Герби неприязненно посмотрел на Ищенко и ушел в комнату — там взволнованно заходил взад-вперед, он просто дико завидовал вот этому мужику. Варя давно сказала ему, что она не одна попала сюда. Он будет жить рядом с Варьюшей, встречаться, смеяться, пить вино на праздники, а Герби всего этого не увидит, не сможет обнять свою, так необходимую ему, Варью. На самом деле чья-то жестокая шутка… Судьбами людей так закрутить, но с другой стороны — не случись этого, он никогда бы не узнал свою либен руссишфрау. Он, всегда считавший себя уравновешенным и редко проявлявший эмоции, теперь как сопливый пацан, оглушительно, с треском влюбился в женщину, в два раза старше его, и молил Бога, или кого-то там ещё, кто закинул в его время и жизнь Варью, чтобы дали ему хоть ещё немного времени-побыть рядом с ней.

Варя незаметно сунула Николаичу банку рыбных консервов, он поблагодарил, кивнул головой на комнату и показал Варе большой палец. Увидел же он, как нежно глянул на Варюху этот надменный немец. И как яростно сверкнул глазами на него, Ищенко, явно ревнуя.

А гроссаналитик сказал вечером Варе:

— Я долго не понимайт, что есть в тебе другой, не такой, как все русски.

— Етцт, сичас знайт — ваша взгляд, вы не есть бояться смотреть, люди другой эпоха — равноправный взгляд.

— Что, так заметно? — испугалась Варя.

— Найн, это есть заметно специалист!

Герби рассказал, что Варя и зацепила-то его сначала взглядом, и он долго ломал голову, вас в дизе фрау не так, а когда понял, решил разобраться дальше.

— И что, пожалел?

— Не надо загте глюпост, их либе дих, как по русску, отшень-отшень, ты есть майн жизн.

— И ты, сухарик мой — моя жизнь, я не знаю, что впереди, но поверь, сколько мне отпущено — столько и буду тебя любить и вспоминать каждый день. Знаешь, я замуж выходила по-любви, жили с мужем неплохо, искренне горевала, когда он умер, но то, что я испытываю к тебе… даже четверти нет, что было тогда. Герушка, у нас с тобой действительно — единение душ, встреться мы в мирное время, даже если бы и потянулись друг к другу, половины бы не было, а здесь, сейчас, зная, что каждый день может быть последним, мы с тобой до донышка открылись, а такое, поверь мне, бывает не часто.

Зо, аллес зо!

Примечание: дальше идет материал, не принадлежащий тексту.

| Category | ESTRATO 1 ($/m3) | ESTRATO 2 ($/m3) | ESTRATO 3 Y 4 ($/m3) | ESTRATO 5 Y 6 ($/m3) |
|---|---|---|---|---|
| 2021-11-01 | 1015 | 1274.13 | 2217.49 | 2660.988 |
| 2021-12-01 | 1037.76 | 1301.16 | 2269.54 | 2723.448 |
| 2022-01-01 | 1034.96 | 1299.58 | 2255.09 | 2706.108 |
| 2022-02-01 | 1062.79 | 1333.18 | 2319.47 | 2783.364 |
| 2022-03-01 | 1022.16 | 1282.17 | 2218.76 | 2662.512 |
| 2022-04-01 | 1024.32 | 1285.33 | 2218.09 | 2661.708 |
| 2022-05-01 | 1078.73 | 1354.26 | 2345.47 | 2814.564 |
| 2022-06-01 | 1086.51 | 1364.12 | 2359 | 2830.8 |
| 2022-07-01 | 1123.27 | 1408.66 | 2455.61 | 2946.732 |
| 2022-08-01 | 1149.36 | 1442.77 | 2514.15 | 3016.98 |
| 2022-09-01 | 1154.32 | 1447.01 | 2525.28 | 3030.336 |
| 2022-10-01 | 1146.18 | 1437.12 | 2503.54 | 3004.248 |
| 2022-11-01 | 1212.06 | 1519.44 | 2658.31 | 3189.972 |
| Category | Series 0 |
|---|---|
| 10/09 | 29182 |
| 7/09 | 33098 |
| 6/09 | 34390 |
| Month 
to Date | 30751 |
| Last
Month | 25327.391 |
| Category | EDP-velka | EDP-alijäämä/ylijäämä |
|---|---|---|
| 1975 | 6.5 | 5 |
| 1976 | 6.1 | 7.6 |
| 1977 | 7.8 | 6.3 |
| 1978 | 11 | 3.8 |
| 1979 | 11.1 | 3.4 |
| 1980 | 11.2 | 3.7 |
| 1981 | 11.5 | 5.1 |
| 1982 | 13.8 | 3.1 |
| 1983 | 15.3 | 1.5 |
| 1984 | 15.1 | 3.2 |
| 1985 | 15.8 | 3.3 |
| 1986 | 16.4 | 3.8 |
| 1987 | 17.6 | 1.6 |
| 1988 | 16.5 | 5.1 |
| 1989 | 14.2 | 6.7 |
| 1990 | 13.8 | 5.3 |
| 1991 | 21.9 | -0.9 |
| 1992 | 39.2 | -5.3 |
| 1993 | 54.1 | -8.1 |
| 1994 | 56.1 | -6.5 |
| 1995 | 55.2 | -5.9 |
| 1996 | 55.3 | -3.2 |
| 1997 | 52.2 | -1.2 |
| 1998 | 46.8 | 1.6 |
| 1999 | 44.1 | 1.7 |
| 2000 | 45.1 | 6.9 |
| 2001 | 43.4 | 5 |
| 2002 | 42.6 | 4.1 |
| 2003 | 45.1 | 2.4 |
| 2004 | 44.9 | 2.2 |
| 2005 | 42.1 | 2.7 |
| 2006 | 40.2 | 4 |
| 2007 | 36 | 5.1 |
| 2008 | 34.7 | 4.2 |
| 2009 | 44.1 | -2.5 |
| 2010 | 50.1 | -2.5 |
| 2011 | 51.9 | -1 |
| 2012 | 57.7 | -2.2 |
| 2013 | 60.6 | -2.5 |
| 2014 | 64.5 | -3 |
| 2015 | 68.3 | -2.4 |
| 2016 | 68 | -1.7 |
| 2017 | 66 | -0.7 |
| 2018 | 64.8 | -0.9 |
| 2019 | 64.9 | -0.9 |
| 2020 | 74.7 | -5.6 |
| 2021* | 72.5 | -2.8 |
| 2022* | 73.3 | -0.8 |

Так, все так! — Обнимая её, подтвердил Герби.

Фридрих мысленно сам себя поблагодарил за то, что послал эту фрау за мазью, фатеру действительно полегчало, но он его и удивил, начав какие-то разговоры об отъезде в Фатерлянд.

— Варум?

Фатер обстоятельно пояснил, что суставы одной мазью не вылечить, надо ехать лечиться как положено, с уколами, массажами и прочими процедурами. Фрицци сказал, что подумает, но если уезжать, то не раньше февраля, в марте отсюда невозможно будет вывезти все оборудование, обстановку и все прочее. После Нового года начнут собирать все. Зная своего очень вдумчивого и расчетливого фатера, сначала насторожился было, потом же подумал, что фатер явно не может без своего умника Пауля, как же — младшенький, любимый. Фрицци в душе все-так же болезненнно ревновал фатера к Паулю, он точно знал, что фатер в младшеньком, как говорят эти русские — души не чает. А то, что фатер своим нюхом чует большие неприятности, у него даже и мысли такой не возникло.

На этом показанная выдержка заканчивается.